--- Task statement ---
Pictures must be kept out of the copy. Every entry is to be duplicated exactly.
···
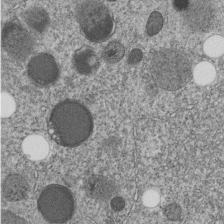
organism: C. elegans
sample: C. elegans embryo early stage
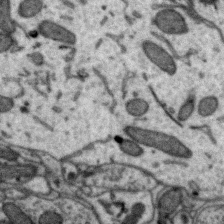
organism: Zebra finch
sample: Brain
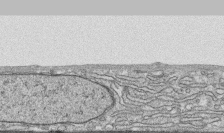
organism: Human
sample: CRL-1474
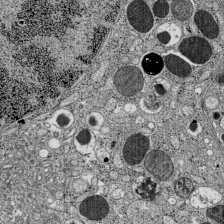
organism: C57BL Mouse
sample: Pancreatic islet
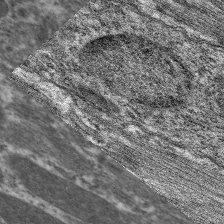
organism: C. elegans
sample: Pharynx
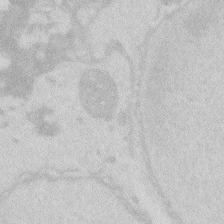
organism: Zebrafish
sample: Macrophage
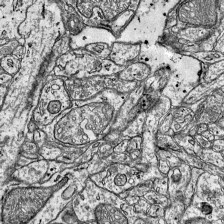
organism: Mouse
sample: Visual Cortex
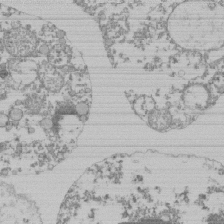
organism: Mouse
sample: Activated Pmel transgenic CD8+ T Cells
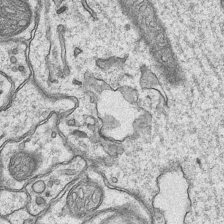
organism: Mouse
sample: CA1 Hippocampus
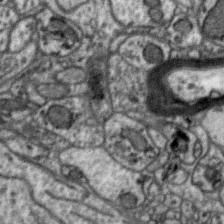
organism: Zebra finch
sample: Brain
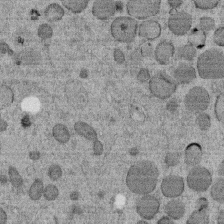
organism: C. elegans
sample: C. elegans embryo early stage
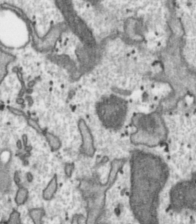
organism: Toxoplasma gondii
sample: Parasites in a vacuole inside a host cell
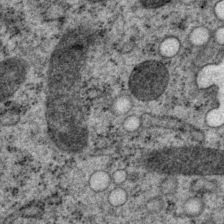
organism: P. pacificus
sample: Pharynx
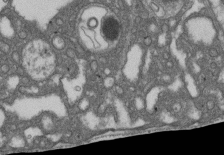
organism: Drosophila
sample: Nephrocyte
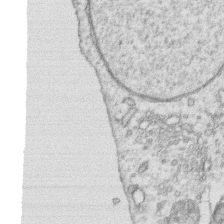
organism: Human
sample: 1205lu cells
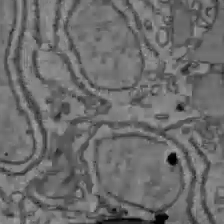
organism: C57BL Mouse
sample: Liver
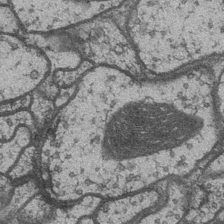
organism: Drosophila
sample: Optic medulla
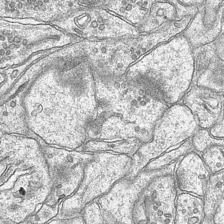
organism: Mouse
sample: CA1 Hippocampus
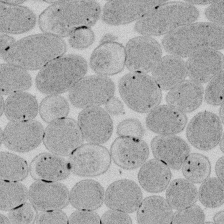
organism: E. coli
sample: Bacterial nucleoid
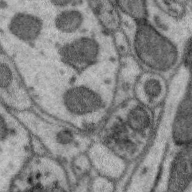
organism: Zebra finch
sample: Brain
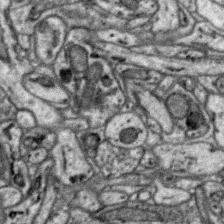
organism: Zebra finch
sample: Brain
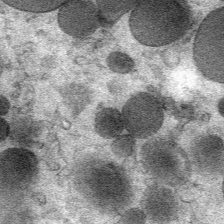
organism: Mouse
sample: Mouse Salivary gland
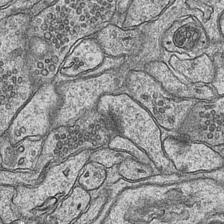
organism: Mouse
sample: CA1 Hippocampus
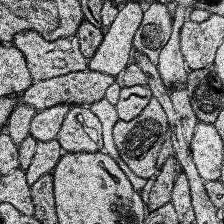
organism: Human
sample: Temporal Lobe
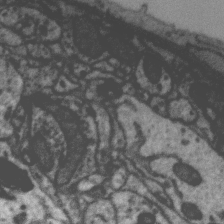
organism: Zebra finch
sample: Brain
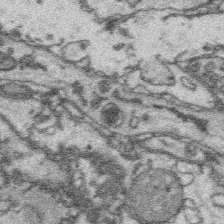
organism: Platynereis dumerilii
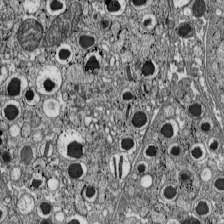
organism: C57BL Mouse
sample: Pancreatic islet
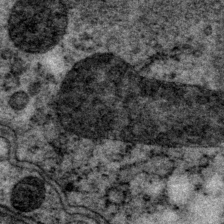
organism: P. pacificus
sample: Pharynx
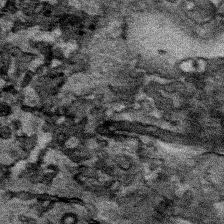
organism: Human
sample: Mitochondria in HCT116 cells
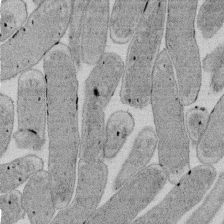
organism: E. coli
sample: Bacterial nucleoid
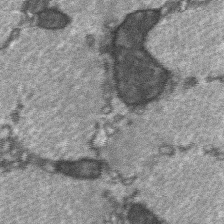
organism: C57BL Mouse
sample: Soleus
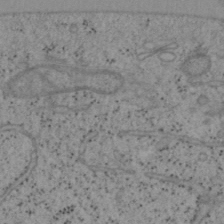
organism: Human
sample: HeLa cells
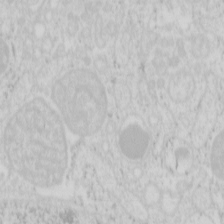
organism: Mouse
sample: Pancreas
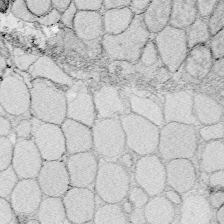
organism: Zebrafish
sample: Whole-Brain
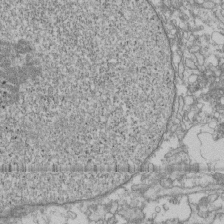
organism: Human
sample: Fibroblast cells
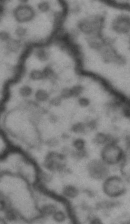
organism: Drosophila
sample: Brain
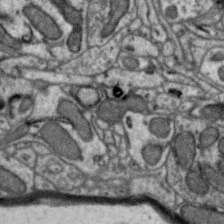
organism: Zebra finch
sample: Brain
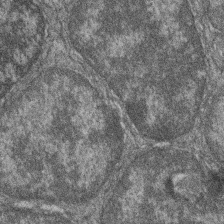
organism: Zebrafish
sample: Cilia; retinal pigment epithelium
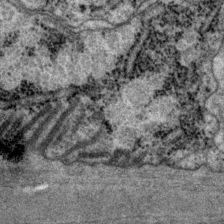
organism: P. pacificus
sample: Pharynx
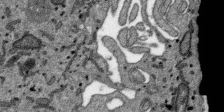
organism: Human
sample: Lung epithelial cells, uninfected (mock) control
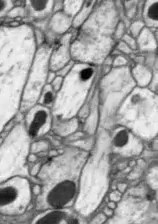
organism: Drosophila
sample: Optic lobe
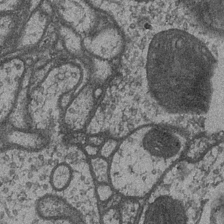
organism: Drosophila
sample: Optic medulla
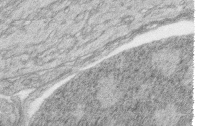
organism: Zebrafish
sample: synaptic ribbons in rod cells and cone cells
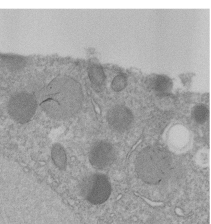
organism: C. elegans
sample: C. elegans embryo early stage
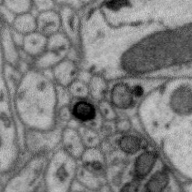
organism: Zebra finch
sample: Brain
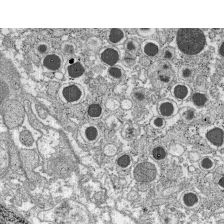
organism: C57BL Mouse
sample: Pancreatic islet
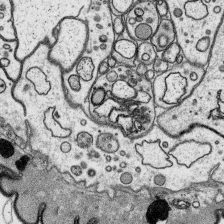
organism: Platynereis dumerilii
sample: Parapodia
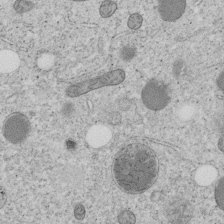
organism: C. elegans
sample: C. elegans embryo early stage
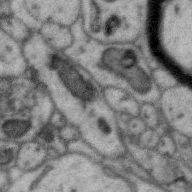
···
--- Written solution ---
organism: C. elegans
sample: C. elegans embryo early stage
organism: Zebra finch
sample: Brain
organism: Human
sample: CRL-1474
organism: C57BL Mouse
sample: Pancreatic islet
organism: C. elegans
sample: Pharynx
organism: Zebrafish
sample: Macrophage
organism: Mouse
sample: Visual Cortex
organism: Mouse
sample: Activated Pmel transgenic CD8+ T Cells
organism: Mouse
sample: CA1 Hippocampus
organism: Zebra finch
sample: Brain
organism: C. elegans
sample: C. elegans embryo early stage
organism: Toxoplasma gondii
sample: Parasites in a vacuole inside a host cell
organism: P. pacificus
sample: Pharynx
organism: Drosophila
sample: Nephrocyte
organism: Human
sample: 1205lu cells
organism: C57BL Mouse
sample: Liver
organism: Drosophila
sample: Optic medulla
organism: Mouse
sample: CA1 Hippocampus
organism: E. coli
sample: Bacterial nucleoid
organism: Zebra finch
sample: Brain
organism: Zebra finch
sample: Brain
organism: Mouse
sample: Mouse Salivary gland
organism: Mouse
sample: CA1 Hippocampus
organism: Human
sample: Temporal Lobe
organism: Zebra finch
sample: Brain
organism: Platynereis dumerilii
organism: C57BL Mouse
sample: Pancreatic islet
organism: P. pacificus
sample: Pharynx
organism: Human
sample: Mitochondria in HCT116 cells
organism: E. coli
sample: Bacterial nucleoid
organism: C57BL Mouse
sample: Soleus
organism: Human
sample: HeLa cells
organism: Mouse
sample: Pancreas
organism: Zebrafish
sample: Whole-Brain
organism: Human
sample: Fibroblast cells
organism: Drosophila
sample: Brain
organism: Zebra finch
sample: Brain
organism: Zebrafish
sample: Cilia; retinal pigment epithelium
organism: P. pacificus
sample: Pharynx
organism: Human
sample: Lung epithelial cells, uninfected (mock) control
organism: Drosophila
sample: Optic lobe
organism: Drosophila
sample: Optic medulla
organism: Zebrafish
sample: synaptic ribbons in rod cells and cone cells
organism: C. elegans
sample: C. elegans embryo early stage
organism: Zebra finch
sample: Brain
organism: C57BL Mouse
sample: Pancreatic islet
organism: Platynereis dumerilii
sample: Parapodia
organism: C. elegans
sample: C. elegans embryo early stage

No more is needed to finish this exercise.